Note: This features is in development/testing.
The synchronization feature of UCloud/Storage depends on Syncthing. The provider maintains communication with one or more Syncthing instances, running in seperate containers, through the Syncthing API.
The provider also maintains two types of resources:
SyncDevice: A user’s Syncthing device ID,
SyncFolder: Folder on UCloud which should be synchronized by Syncthing,
as well as communication with a separate service, SyncMounter.
When a request to add a folder to Syncthing is received, the provider will add the SyncFolder resource and send a request to SyncMounter to bind-mount the internal path to a new location. The provider will then fetch all SyncFolder and SyncDevice resources and generate a new Syncthing configuration which will be sent to one of the Syncthing instances.
To shield the Syncthing instances from access to the rest of the filesystem, it will only receive paths to the bind-mounted location of folders.
The provider will attempt to add the SyncFolder to the Syncthing instance with the least usage (sum of the size of files in the current SyncFolders for that instance) to distribute load. A draw-back to this method is that SyncDevices for a single end-user might be added to multiple different Syncthing instances. Thus, the end-user might need to add multiple UCloud Syncthing devices to their locally running instance of Syncthing.

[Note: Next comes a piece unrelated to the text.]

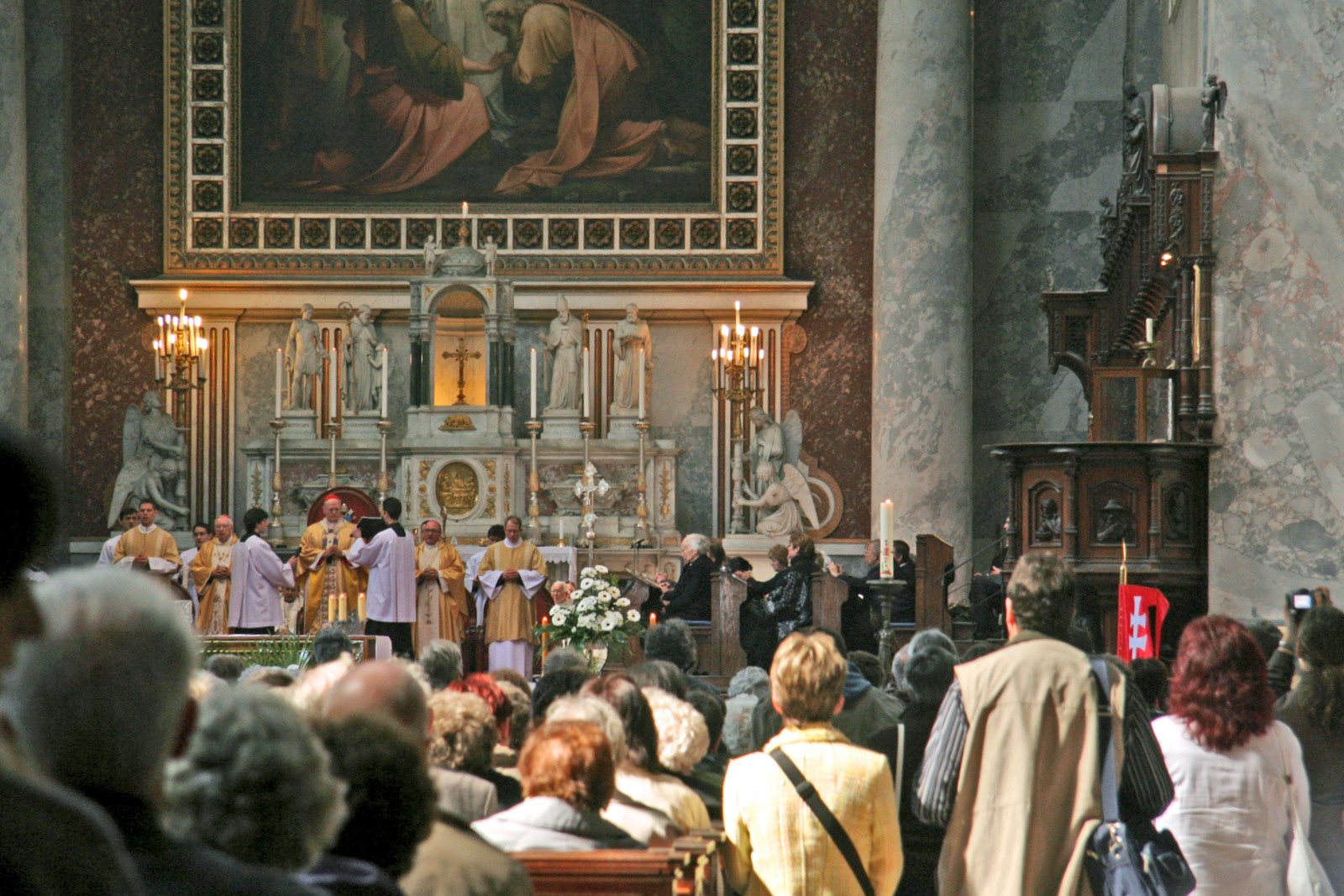 Főszékesegyház (Esztergom, Szent István tér) This is a photo of a monument in Hungary, Identifier: 6238
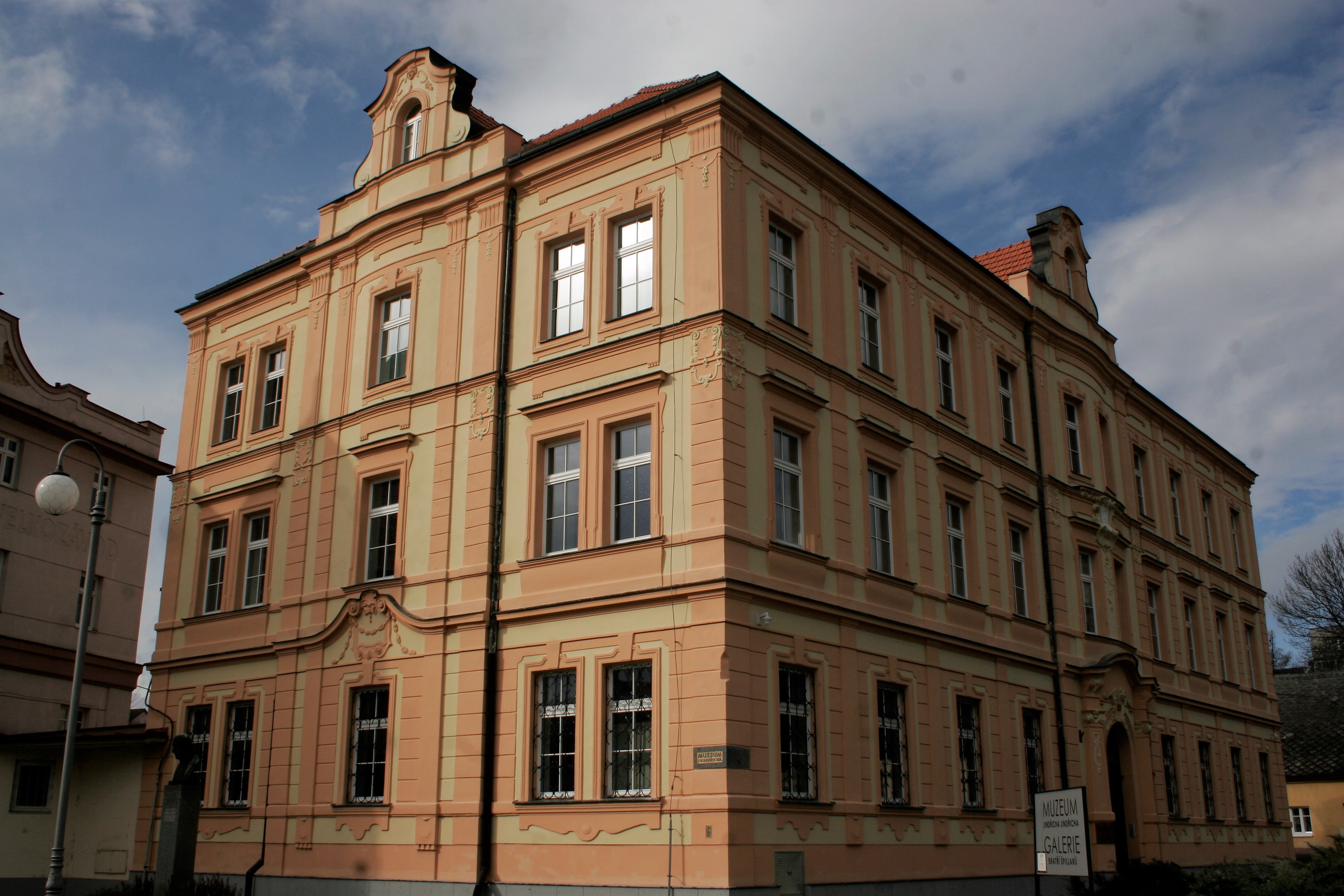 Muzeum Jindřicha Jindřicha a Galerie bratří Špillarů v Domažlicích.

When a SyncFolder is removed, the provider will request the responsible Syncthing instance to update its configuration, then request SyncMounter to unmount the bind-mounted location of the folder. In some cases the SyncMounter might fail to unmount the bind-mounted folder. This can happen if the Syncthing instance does not update its configuration in time. In this case the provider will retry the request a few times, but otherwise proceed without alerting the user. In this case the folder will be unmounted the next time the SyncMounter service is restarted.
Adding or removing SyncFolders and SyncDevices will always result in a request to one or more Syncthing instances to overwrite their configuration, thus the configuration of a Syncthing instance is always a reflexion of a subset of the providers knowledge.
On start-up the SyncMounter service will automatically request the provider for a list of SyncFolders, mount them, and then mark itself as ready. The provider will wait for SyncMounter to respond that it is ready, before requesting all Syncthing instances to update their configuration.
When the SyncMounter process ends it will unmount all SyncFolder paths and when the provider process ends, it will request all Syncthing instances to drain/empty their configuration.
Current status: Requests to Syncthing might currently fail unexpectedly due to a problem with ktor and/or the Syncthing HTTP server. The current work-around is that the provider restricts the number of continuous requests to Syncthing by delaying requests and by retrying in case of failure. In case all retries fail, the provider will attempt to revert the changes to the database before throwing an error.